The  Prophet (peace be upon him) said: If any your women asks 
permission to go to the mosque, don't stop her from going.  But 
in some Muslim societies overseas, they don't let women in the 
mosques.  They've turned the mosques into men-only clubs, 
contrary to what the Prophet ordered.  

In North America and Britain, hard as it is to believe, too many 
Muslims have brought over this ignorant attitude and many mosques 
here don't allow women in.  It's hard to understand why anybody 
would perpetuate such un-Islamic injustice.

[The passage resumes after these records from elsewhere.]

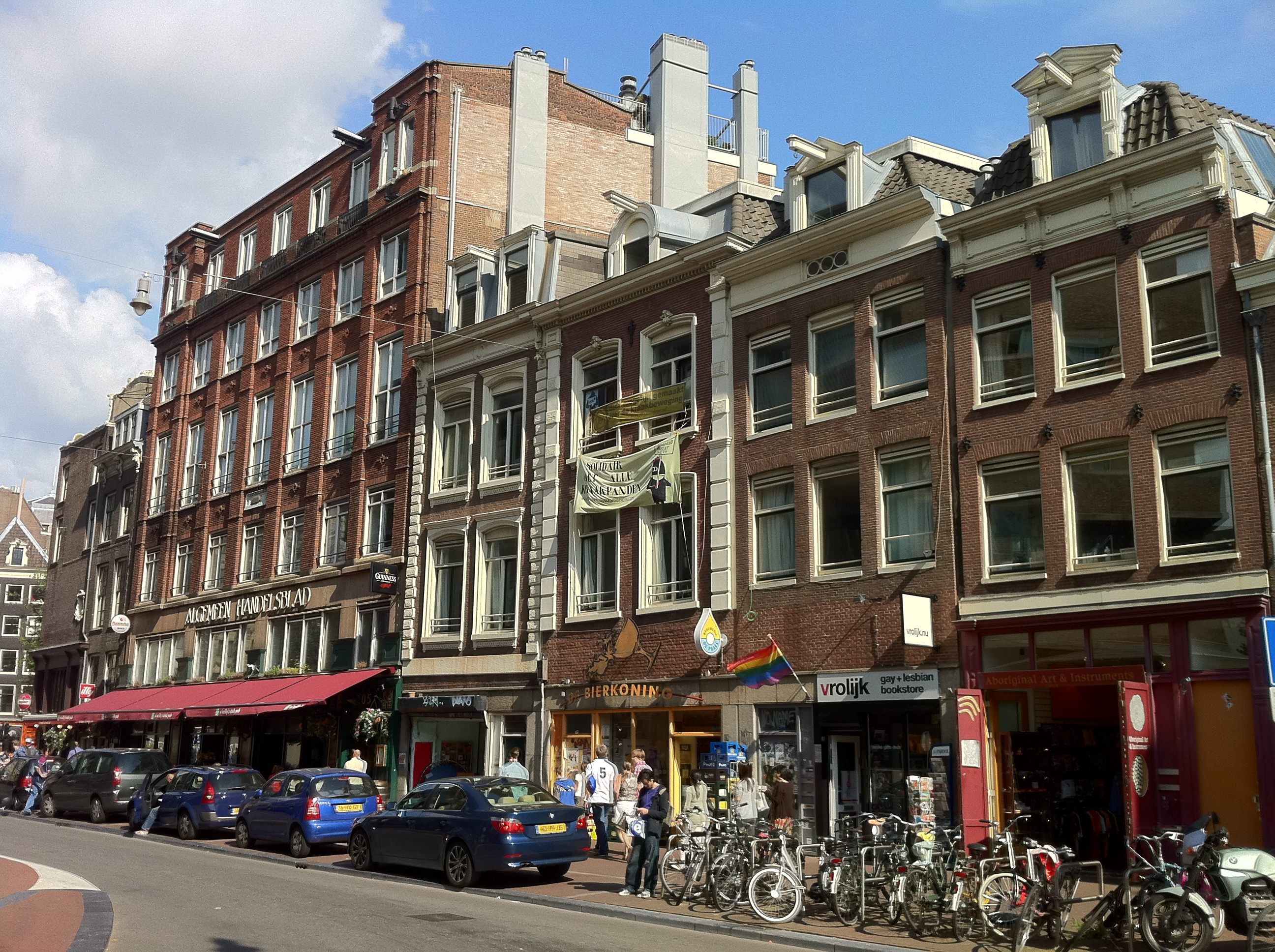 Complex waar tot 1970 het Algemeen Handelsblad was gevestigd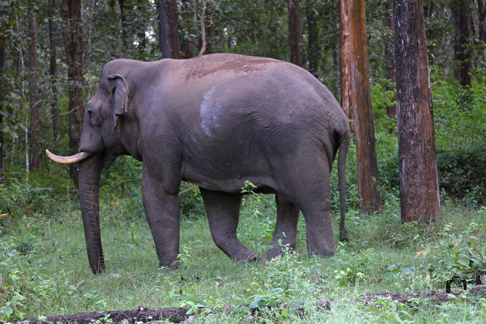 ഗജവീരനെ പകര്ത്തിയത് മൈസൂരിനടുത്തുള്ള കാട്ടിൽവച്ച്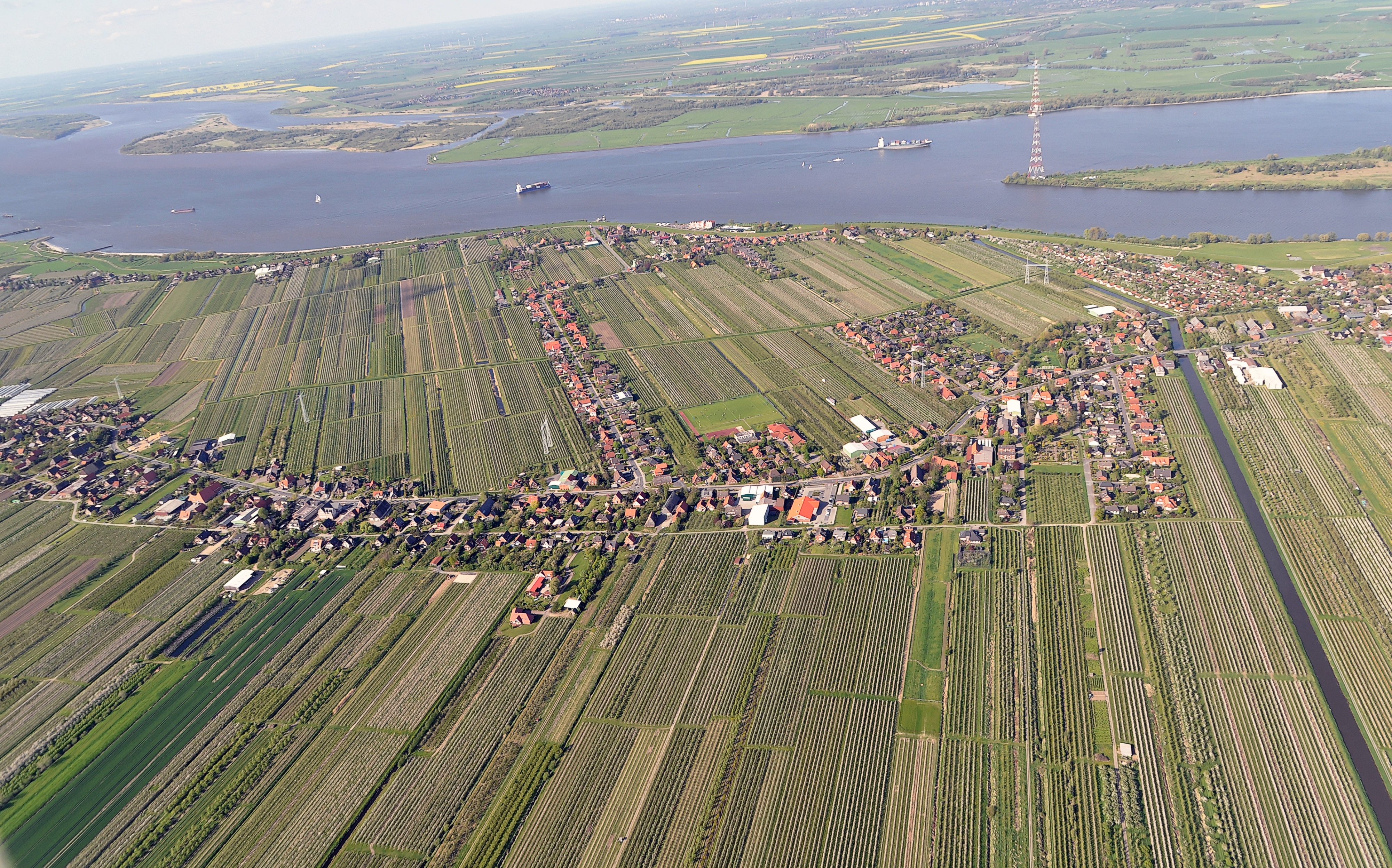 Luftbilder von der Nordseeküste 2012-05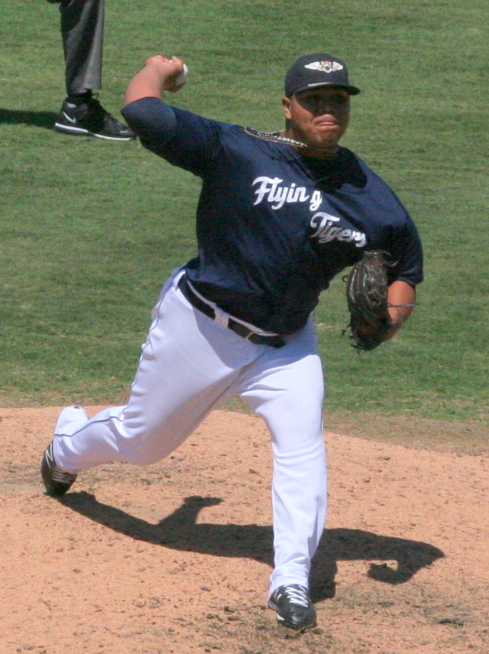 Bruce Rondón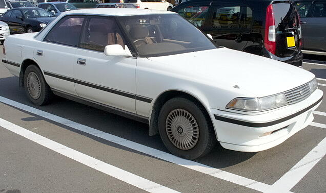 トヨタ・マークII（X80系・ハードトップ）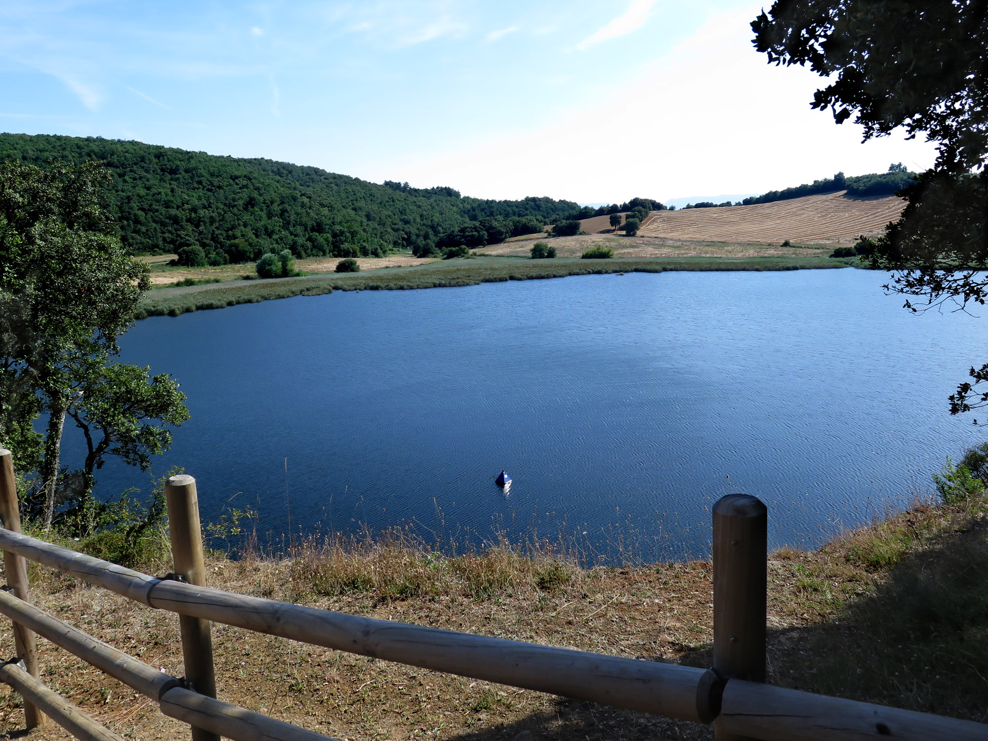 Lago de Arreo en Álava (País Vasco, España)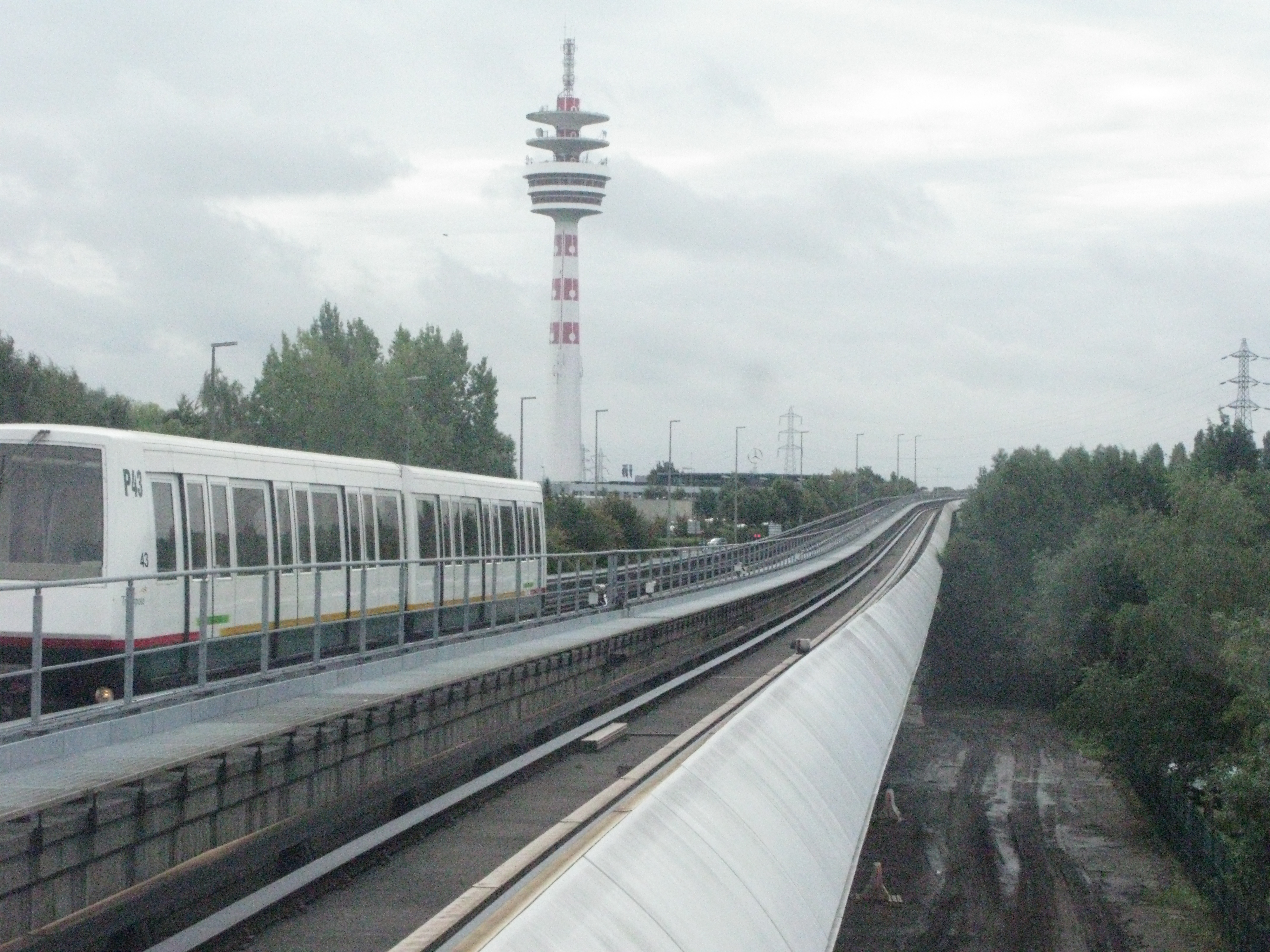 Métro arrivant à la station Les Prés, Villeneuve d'Ascq

And among those mosques that do let women in, I'm sorry to say 
that most of the ones I have seen relegate the women to an 
inferior status.  They banish them to basement rooms or other 
segregated spaces.  Too often the second-class spaces allotted to 
the women are poorly maintained, uncomfortable, cramped, filthy, 
or otherwise substandard, while the men reserve the best areas for
their exclusive use.  This kind of treatment makes the preaching 
about women's status being equalin Islam sound awfully hollow.  
Too many places don't allow women any chance to speak and be heard, 
let alone have any say in the way the mosque is run.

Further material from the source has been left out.